I watched him walk across the room and open a cupboard.  He tugged out a pile of vestments and began to slowly fold them.

'Am I...am I living on within you right now?' I asked.


'This was a bad time for you to fall.  Hole Town needs its virtuous sons more than ever,' Padre Reyes said sadly.  'Right now, Nate Di Vio's men are pulling down the Fallen Cross.'

'What...what?'  I was genuinely shocked by that.

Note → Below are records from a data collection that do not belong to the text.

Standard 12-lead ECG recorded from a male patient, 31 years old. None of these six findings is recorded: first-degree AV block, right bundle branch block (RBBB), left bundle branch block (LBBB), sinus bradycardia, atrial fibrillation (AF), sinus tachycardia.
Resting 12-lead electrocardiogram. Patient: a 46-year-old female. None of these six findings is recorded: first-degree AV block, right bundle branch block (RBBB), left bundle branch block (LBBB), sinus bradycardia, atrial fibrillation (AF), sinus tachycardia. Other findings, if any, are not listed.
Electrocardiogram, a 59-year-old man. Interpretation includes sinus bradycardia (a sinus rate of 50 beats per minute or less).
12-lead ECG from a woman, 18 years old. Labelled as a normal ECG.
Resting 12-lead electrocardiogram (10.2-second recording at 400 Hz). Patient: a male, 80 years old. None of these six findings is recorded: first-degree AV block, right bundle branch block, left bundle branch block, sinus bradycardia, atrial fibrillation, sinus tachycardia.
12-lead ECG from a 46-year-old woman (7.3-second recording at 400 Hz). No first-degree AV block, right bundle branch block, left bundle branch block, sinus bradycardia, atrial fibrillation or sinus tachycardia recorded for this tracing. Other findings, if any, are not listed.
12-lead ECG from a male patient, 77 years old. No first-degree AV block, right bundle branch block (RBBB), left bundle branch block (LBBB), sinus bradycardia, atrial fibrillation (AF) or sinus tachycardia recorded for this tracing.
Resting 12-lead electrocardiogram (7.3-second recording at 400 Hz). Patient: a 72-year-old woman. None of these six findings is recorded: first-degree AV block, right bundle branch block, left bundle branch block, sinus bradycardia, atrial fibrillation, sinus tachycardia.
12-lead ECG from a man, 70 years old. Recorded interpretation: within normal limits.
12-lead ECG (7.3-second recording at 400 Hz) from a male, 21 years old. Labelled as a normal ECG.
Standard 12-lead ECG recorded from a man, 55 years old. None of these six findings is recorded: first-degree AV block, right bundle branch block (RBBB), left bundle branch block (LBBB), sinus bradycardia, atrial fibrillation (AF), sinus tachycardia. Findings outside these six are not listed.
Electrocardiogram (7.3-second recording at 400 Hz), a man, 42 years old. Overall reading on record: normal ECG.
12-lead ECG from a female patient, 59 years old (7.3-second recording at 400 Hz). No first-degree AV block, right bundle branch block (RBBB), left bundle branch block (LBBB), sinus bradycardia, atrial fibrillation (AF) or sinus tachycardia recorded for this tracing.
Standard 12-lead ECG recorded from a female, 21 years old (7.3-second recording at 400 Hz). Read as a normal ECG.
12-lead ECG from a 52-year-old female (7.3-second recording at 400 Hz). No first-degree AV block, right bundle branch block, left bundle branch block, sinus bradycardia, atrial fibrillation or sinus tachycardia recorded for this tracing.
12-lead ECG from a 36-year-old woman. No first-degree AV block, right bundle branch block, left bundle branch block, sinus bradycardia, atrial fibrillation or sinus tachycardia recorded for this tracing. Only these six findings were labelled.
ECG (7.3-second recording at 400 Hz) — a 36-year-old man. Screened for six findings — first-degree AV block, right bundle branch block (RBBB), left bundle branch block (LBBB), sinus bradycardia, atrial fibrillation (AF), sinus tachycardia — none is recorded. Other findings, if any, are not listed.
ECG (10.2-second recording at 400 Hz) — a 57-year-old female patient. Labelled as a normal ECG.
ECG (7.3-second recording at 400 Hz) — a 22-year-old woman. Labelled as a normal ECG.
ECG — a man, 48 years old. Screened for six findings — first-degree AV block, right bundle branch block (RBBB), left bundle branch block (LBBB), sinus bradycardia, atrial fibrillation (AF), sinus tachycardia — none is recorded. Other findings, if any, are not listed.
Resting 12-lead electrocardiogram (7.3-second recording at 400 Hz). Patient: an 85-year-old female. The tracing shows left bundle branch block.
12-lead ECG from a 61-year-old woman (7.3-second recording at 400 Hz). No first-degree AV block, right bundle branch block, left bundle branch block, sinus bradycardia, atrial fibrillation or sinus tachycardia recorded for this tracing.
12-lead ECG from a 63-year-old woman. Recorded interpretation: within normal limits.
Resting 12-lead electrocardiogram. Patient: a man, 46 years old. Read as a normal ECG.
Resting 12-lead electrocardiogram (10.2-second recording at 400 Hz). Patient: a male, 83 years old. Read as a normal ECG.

'They're planning to repurpose it, use the metal to build some horrific effigy that will be the star of their little circus.  They said no-one will mind as it was falling anyway.  It's an affront to the town, a blasphemy.  But who's going to stop them?  I'm an old man.  It's not in my power.  All I can do is pray for all our souls.'

I lay there, feeling like I'd let the father down.  The old man just carried on folding his clothes, trembling with every movement.  Somewhere out in the cosmos, If Gregor had been right, the sun was looping closer to Earth with every turn, set to soon scorch everything on the surface.  Some part of me felt maybe it was best to be out of that.  Get to heaven now, avoid the inevitable rush.

'Padre,' I said, 'I've been a believer all my life.  I worked hard and gave glory to God.  Is my reward going to be eternal life?'

He waited for a long time before he replied.  'How are your Bible verses, Phineas?'

'Good.  I mean, I think so.  It's been a long while.'

The old man busied himself with more menial tasks.  'Luke 24:5.'

'Um...wait, I know it.  In their fright, the women bowed down with their faces to the ground and the men said to them, "Why are you looking for the living among the dead?"'

The old man's face remained inscrutable.  He gave me no hint as to whether my answer was correct.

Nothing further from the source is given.